It's really interesting case. Actually in your setup the following statement is true:
binary_crossentropy = len(class_id_index) * categorical_crossentropy
This means that up to a constant multiplication factor your losses are equivalent. The weird behaviour that you are observing during a training phase might be an example of a following phenomenon:
At the beginning the most frequent class is dominating the loss - so network is learning to predict mostly this class for every example.
After it learnt the most frequent pattern it starts discriminating among less frequent classes. But when you are using adam - the learning rate has a much smaller value than it had at the beginning of training (it's because of the nature of this optimizer). It makes training slower and prevents your network from e.g. leaving a poor local minimum less possible.
That's why this constant factor might help in case of binary_crossentropy. After many epochs - the learning rate value is greater than in categorical_crossentropy case. I usually restart training (and learning phase) a few times when I notice such behaviour or/and adjusting a class weights using the following pattern:
class_weight = 1 / class_frequency
This makes loss from a less frequent classes balancing the influence of a dominant class loss at the beginning of a training and in a further part of an optimization process.
EDIT:
Actually - I checked that even though in case of maths:
binary_crossentropy = len(class_id_index) * categorical_crossentropy
should hold - in case of keras it's not true, because keras is automatically normalizing all outputs to sum up to 1. This is the actual reason behind this weird behaviour as in case of multiclassification such normalization harms a training.

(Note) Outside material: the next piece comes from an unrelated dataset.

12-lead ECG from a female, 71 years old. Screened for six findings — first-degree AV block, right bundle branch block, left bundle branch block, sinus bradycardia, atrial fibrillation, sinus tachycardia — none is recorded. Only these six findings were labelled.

After commenting #Marcin answer, I have more carefully checked one of my students code where I found the same weird behavior, even after only 2 epochs ! (So #Marcin's explanation was not very likely in my case).
And I found that the answer is actually very simple: the accuracy computed with the Keras method evaluate is just plain wrong when using binary_crossentropy with more than 2 labels. You can check that by recomputing the accuracy yourself (first call the Keras method "predict" and then compute the number of correct answers returned by predict): you get the true accuracy, which is much lower than the Keras "evaluate" one.

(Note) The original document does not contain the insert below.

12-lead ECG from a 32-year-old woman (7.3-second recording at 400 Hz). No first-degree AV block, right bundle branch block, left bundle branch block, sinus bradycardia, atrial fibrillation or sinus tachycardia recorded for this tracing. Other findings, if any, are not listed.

a simple example under a multi-class setting to illustrate
suppose you have 4 classes (onehot encoded) and below is just one prediction
true_label = [0,1,0,0]
predicted_label = [0,0,1,0]
when using categorical_crossentropy, the accuracy is just 0 , it only cares about if you get the concerned class right.
however when using binary_crossentropy, the accuracy is calculated for all classes, it would be 50% for this prediction. and the final result will be the mean of the individual accuracies for both cases.
it is recommended to use categorical_crossentropy for multi-class(classes are mutually exclusive) problem but binary_crossentropy for multi-label problem.

As it is a multi-class problem, you have to use the categorical_crossentropy, the binary cross entropy will produce bogus results, most likely will only evaluate the first two classes only.
50% for a multi-class problem can be quite good, depending on the number of classes. If you have n classes, then 100/n is the minimum performance you can get by outputting a random class.

You are passing a target array of shape (x-dim, y-dim) while using as loss categorical_crossentropy. categorical_crossentropy expects targets to be binary matrices (1s and 0s) of shape (samples, classes). If your targets are integer classes, you can convert them to the expected format via:
from keras.utils import to_categorical
y_binary = to_categorical(y_int)
Alternatively, you can use the loss function sparse_categorical_crossentropy instead, which does expect integer targets.
model.compile(loss='sparse_categorical_crossentropy', optimizer='adam', metrics=['accuracy'])

when using the categorical_crossentropy loss, your targets should be in categorical format (e.g. if you have 10 classes, the target for each sample should be a 10-dimensional vector that is all-zeros except for a 1 at the index corresponding to the class of the sample).

Take a look at the equation you can find that binary cross entropy not only punish those label = 1, predicted =0, but also label = 0, predicted = 1.
However categorical cross entropy only punish those label = 1 but predicted = 1.That's why we make assumption that there is only ONE label positive.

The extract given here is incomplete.